▶ [What is being asked]:
Using the records below, output the stretch that opens with the line containing "sample: Pharynx" and closes with the line containing "sample: Multiciliated cells", exactly and including both lines, with nothing more.

(Dataset excerpts)
○ ○ ○ ○

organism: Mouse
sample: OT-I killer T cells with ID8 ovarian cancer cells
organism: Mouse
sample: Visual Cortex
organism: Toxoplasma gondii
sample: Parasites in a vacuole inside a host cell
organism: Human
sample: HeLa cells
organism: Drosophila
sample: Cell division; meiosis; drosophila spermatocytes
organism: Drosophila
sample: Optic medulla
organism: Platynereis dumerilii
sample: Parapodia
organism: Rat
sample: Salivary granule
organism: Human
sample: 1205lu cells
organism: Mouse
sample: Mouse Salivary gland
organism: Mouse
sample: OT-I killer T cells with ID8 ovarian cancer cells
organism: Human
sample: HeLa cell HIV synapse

○ ○ ○ ○

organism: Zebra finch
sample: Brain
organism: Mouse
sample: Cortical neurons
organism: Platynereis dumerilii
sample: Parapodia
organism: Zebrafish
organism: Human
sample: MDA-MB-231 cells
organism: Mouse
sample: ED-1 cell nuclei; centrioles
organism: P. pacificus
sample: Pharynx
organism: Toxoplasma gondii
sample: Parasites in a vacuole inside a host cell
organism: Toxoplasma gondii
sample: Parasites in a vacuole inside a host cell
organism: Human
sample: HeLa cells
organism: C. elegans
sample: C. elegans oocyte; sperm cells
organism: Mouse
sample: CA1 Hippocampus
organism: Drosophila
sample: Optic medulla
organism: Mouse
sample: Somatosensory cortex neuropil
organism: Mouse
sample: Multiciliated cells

○ ○ ○ ○

▶ [Result of this task]:
sample: Pharynx
organism: Toxoplasma gondii
sample: Parasites in a vacuole inside a host cell
organism: Toxoplasma gondii
sample: Parasites in a vacuole inside a host cell
organism: Human
sample: HeLa cells
organism: C. elegans
sample: C. elegans oocyte; sperm cells
organism: Mouse
sample: CA1 Hippocampus
organism: Drosophila
sample: Optic medulla
organism: Mouse
sample: Somatosensory cortex neuropil
organism: Mouse
sample: Multiciliated cells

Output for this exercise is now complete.